Prompt
Transcribe every record verbatim; no pictures.

Dataset extract
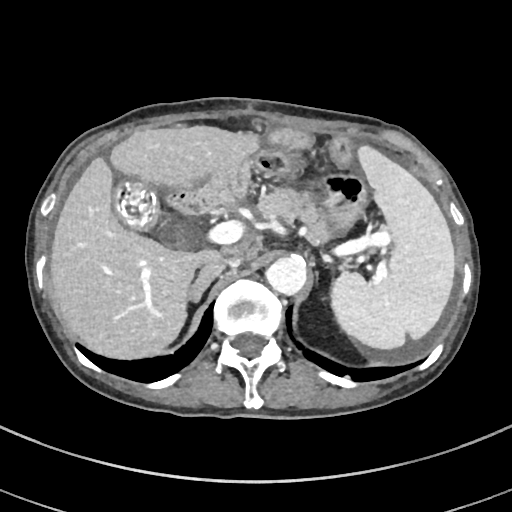

CT, abdomen/pelvis. axial view. soft-tissue window. 14 organs annotated in this scan (that count is for the whole scan; organs this slice misses have no box)
Each box given as x1,y1,x2,y2.
Organ bounding boxes:
- aorta: x1=266, y1=257, x2=306, y2=295
- inferior vena cava: x1=204, y1=255, x2=240, y2=268
- liver: x1=50, y1=125, x2=259, y2=358
- spleen: x1=329, y1=145, x2=454, y2=349
- pancreas: x1=261, y1=187, x2=329, y2=240
- gall bladder: x1=113, y1=178, x2=158, y2=228
- right adrenal gland: x1=192, y1=264, x2=223, y2=301
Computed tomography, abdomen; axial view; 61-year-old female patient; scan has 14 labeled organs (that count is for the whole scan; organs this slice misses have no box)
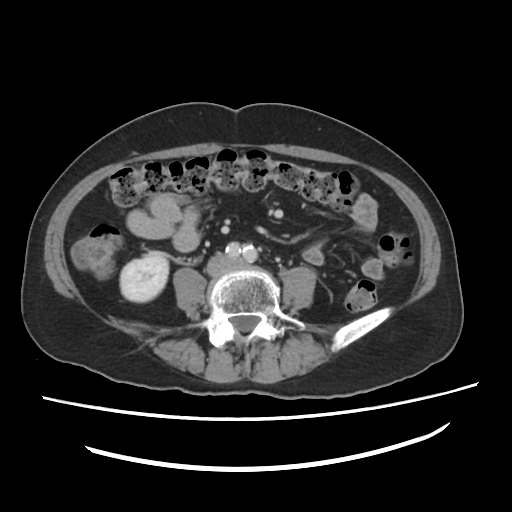
<organs><organ name="right kidney" x1="120" y1="252" x2="167" y2="302"/><organ name="inferior vena cava" x1="206" y1="253" x2="232" y2="275"/></organs>
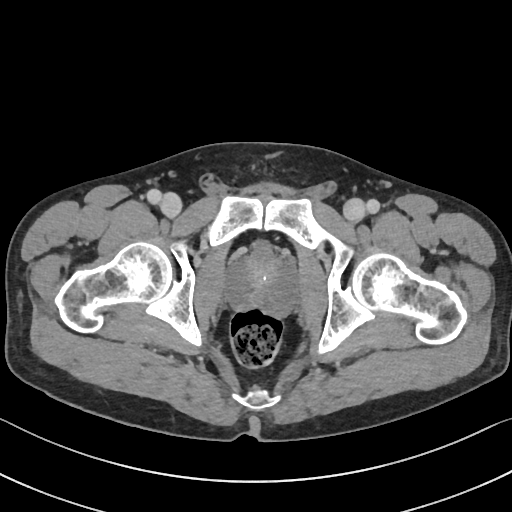
CT, abdomen/pelvis — axial view — SOMATOM Force scanner
Coordinates as <box>x1,y1,x2,y2</box> in pixels. 1 labeled organ on this slice — prostate/uterus at <box>227,251,297,316</box>.
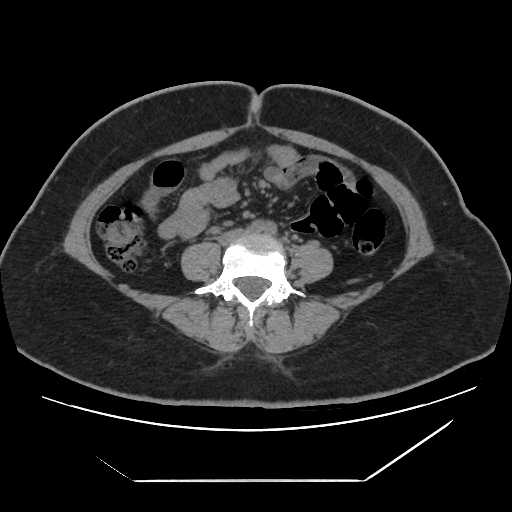 Computed tomography, abdomen. axial view. W/L 400/40 HU. 512x512 px
{"organs":{"inferior vena cava":[221,229,246,242]}}
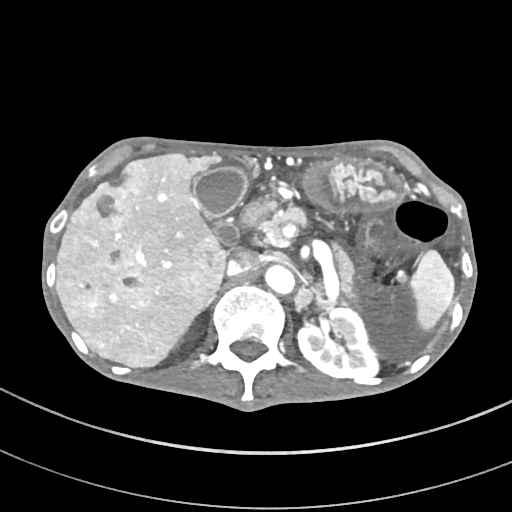

CT, abdomen/pelvis; axial plane, index 150; soft-tissue window (W 400 / L 40); scan has 15 labeled organs (a whole-scan count: organs this slice does not pass through have no box)
Organ boxes in pixel coordinates; each row gives the top-left (x1, y1) and bottom-right (x2, y2) corners.
| organ | x1 | y1 | x2 | y2 |
|---|---|---|---|---|
| aorta | 264 | 263 | 295 | 295 |
| stomach | 303 | 156 | 405 | 211 |
| duodenum | 241 | 198 | 270 | 229 |
| right adrenal gland | 204 | 294 | 217 | 311 |
| gall bladder | 192 | 167 | 248 | 246 |
| inferior vena cava | 226 | 250 | 266 | 276 |
| pancreas | 261 | 207 | 359 | 303 |
| left kidney | 297 | 308 | 378 | 380 |
| left adrenal gland | 295 | 288 | 325 | 311 |
| spleen | 410 | 248 | 455 | 329 |
| liver | 56 | 153 | 227 | 367 |
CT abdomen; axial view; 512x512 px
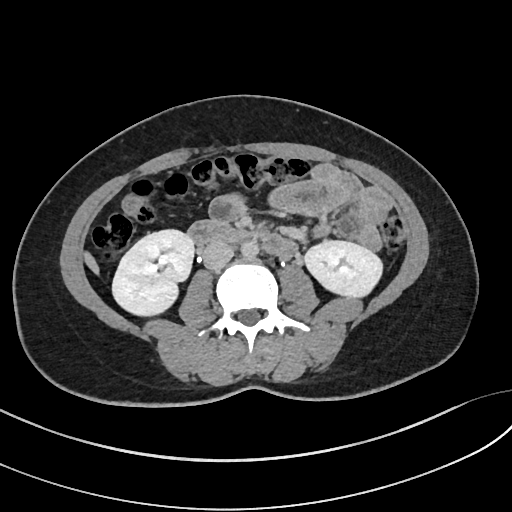
Organ boxes in pixel coordinates; each row gives the top-left (x1, y1) and bottom-right (x2, y2) corners.
| organ | x1 | y1 | x2 | y2 |
|---|---|---|---|---|
| right kidney | 113 | 229 | 193 | 316 |
| left kidney | 304 | 240 | 384 | 296 |
| liver | 82 | 252 | 99 | 273 |
| aorta | 240 | 240 | 258 | 257 |
| inferior vena cava | 202 | 242 | 233 | 269 |
| duodenum | 188 | 221 | 282 | 255 |
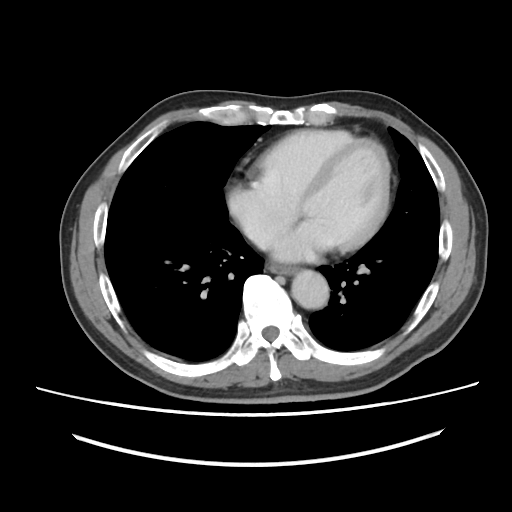
CT of the abdomen reaching into the lower chest, slice just above the liver and spleen; axial plane, index 88; 512x512 px
The heart and lungs are never labeled in this dataset, so they have no box on this slice.
<organs><organ name="esophagus" x1="270" y1="266" x2="295" y2="274"/><organ name="aorta" x1="291" y1="270" x2="329" y2="308"/></organs>
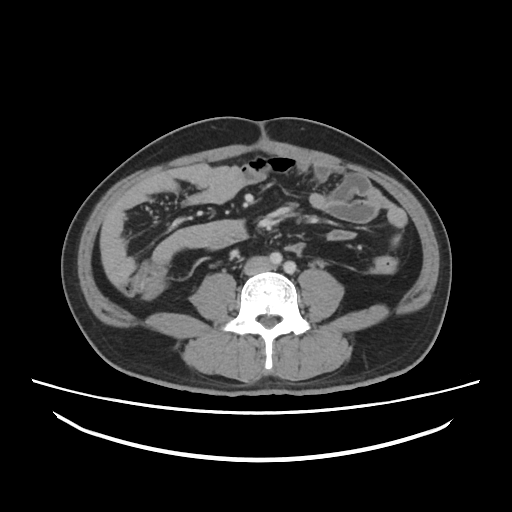
Abdominal CT · axial view · 31-year-old male patient · scan has 15 labeled organs (counted over the whole 3D scan, not this slice; an organ is boxed only where this slice passes through it)
Each box given as x1,y1,x2,y2. Labeled organs on this slice: inferior vena cava at x1=244, y1=256, x2=270, y2=274.
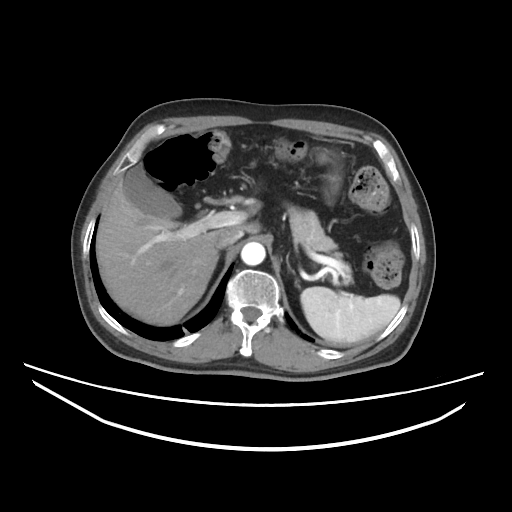 CT abdomen. axial view. soft-tissue window. 512x512 px. 58-year-old male patient
{"organs":{"spleen":[300,286,400,344],"duodenum":[206,198,240,202],"left adrenal gland":[286,256,290,268],"stomach":[325,154,341,199],"gall bladder":[123,164,181,218],"aorta":[241,242,265,265],"pancreas":[287,206,351,283],"liver":[96,178,259,325],"inferior vena cava":[215,227,243,248]}}
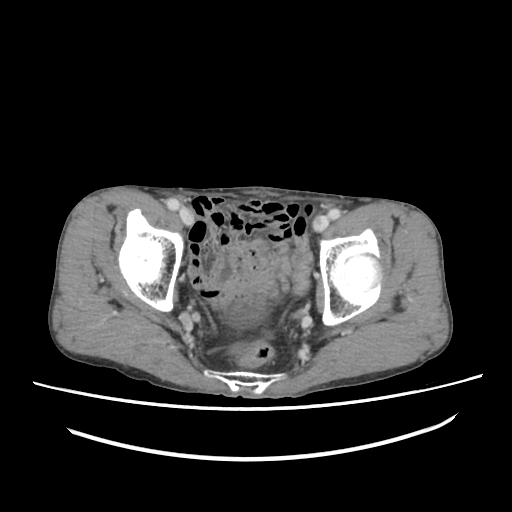 Abdominal CT. axial view. abdomen soft-tissue window. 59-year-old male patient
<organs><organ name="bladder" x1="230" y1="303" x2="263" y2="326"/></organs>

Written response
CT, abdomen/pelvis. axial view. soft-tissue window. 14 organs annotated in this scan (that count is for the whole scan; organs this slice misses have no box)
Each box given as x1,y1,x2,y2.
Organ bounding boxes:
- aorta: x1=266, y1=257, x2=306, y2=295
- inferior vena cava: x1=204, y1=255, x2=240, y2=268
- liver: x1=50, y1=125, x2=259, y2=358
- spleen: x1=329, y1=145, x2=454, y2=349
- pancreas: x1=261, y1=187, x2=329, y2=240
- gall bladder: x1=113, y1=178, x2=158, y2=228
- right adrenal gland: x1=192, y1=264, x2=223, y2=301
Computed tomography, abdomen; axial view; 61-year-old female patient; scan has 14 labeled organs (that count is for the whole scan; organs this slice misses have no box)
<organs><organ name="right kidney" x1="120" y1="252" x2="167" y2="302"/><organ name="inferior vena cava" x1="206" y1="253" x2="232" y2="275"/></organs>
CT, abdomen/pelvis — axial view — SOMATOM Force scanner
Coordinates as <box>x1,y1,x2,y2</box> in pixels. 1 labeled organ on this slice — prostate/uterus at <box>227,251,297,316</box>.
 Computed tomography, abdomen. axial view. W/L 400/40 HU. 512x512 px
{"organs":{"inferior vena cava":[221,229,246,242]}}

CT, abdomen/pelvis; axial plane, index 150; soft-tissue window (W 400 / L 40); scan has 15 labeled organs (a whole-scan count: organs this slice does not pass through have no box)
Organ boxes in pixel coordinates; each row gives the top-left (x1, y1) and bottom-right (x2, y2) corners.
| organ | x1 | y1 | x2 | y2 |
|---|---|---|---|---|
| aorta | 264 | 263 | 295 | 295 |
| stomach | 303 | 156 | 405 | 211 |
| duodenum | 241 | 198 | 270 | 229 |
| right adrenal gland | 204 | 294 | 217 | 311 |
| gall bladder | 192 | 167 | 248 | 246 |
| inferior vena cava | 226 | 250 | 266 | 276 |
| pancreas | 261 | 207 | 359 | 303 |
| left kidney | 297 | 308 | 378 | 380 |
| left adrenal gland | 295 | 288 | 325 | 311 |
| spleen | 410 | 248 | 455 | 329 |
| liver | 56 | 153 | 227 | 367 |
CT abdomen; axial view; 512x512 px
Organ boxes in pixel coordinates; each row gives the top-left (x1, y1) and bottom-right (x2, y2) corners.
| organ | x1 | y1 | x2 | y2 |
|---|---|---|---|---|
| right kidney | 113 | 229 | 193 | 316 |
| left kidney | 304 | 240 | 384 | 296 |
| liver | 82 | 252 | 99 | 273 |
| aorta | 240 | 240 | 258 | 257 |
| inferior vena cava | 202 | 242 | 233 | 269 |
| duodenum | 188 | 221 | 282 | 255 |
CT of the abdomen reaching into the lower chest, slice just above the liver and spleen; axial plane, index 88; 512x512 px
The heart and lungs are never labeled in this dataset, so they have no box on this slice.
<organs><organ name="esophagus" x1="270" y1="266" x2="295" y2="274"/><organ name="aorta" x1="291" y1="270" x2="329" y2="308"/></organs>
Abdominal CT · axial view · 31-year-old male patient · scan has 15 labeled organs (counted over the whole 3D scan, not this slice; an organ is boxed only where this slice passes through it)
Each box given as x1,y1,x2,y2. Labeled organs on this slice: inferior vena cava at x1=244, y1=256, x2=270, y2=274.
 CT abdomen. axial view. soft-tissue window. 512x512 px. 58-year-old male patient
{"organs":{"spleen":[300,286,400,344],"duodenum":[206,198,240,202],"left adrenal gland":[286,256,290,268],"stomach":[325,154,341,199],"gall bladder":[123,164,181,218],"aorta":[241,242,265,265],"pancreas":[287,206,351,283],"liver":[96,178,259,325],"inferior vena cava":[215,227,243,248]}}
 Abdominal CT. axial view. abdomen soft-tissue window. 59-year-old male patient
<organs><organ name="bladder" x1="230" y1="303" x2="263" y2="326"/></organs>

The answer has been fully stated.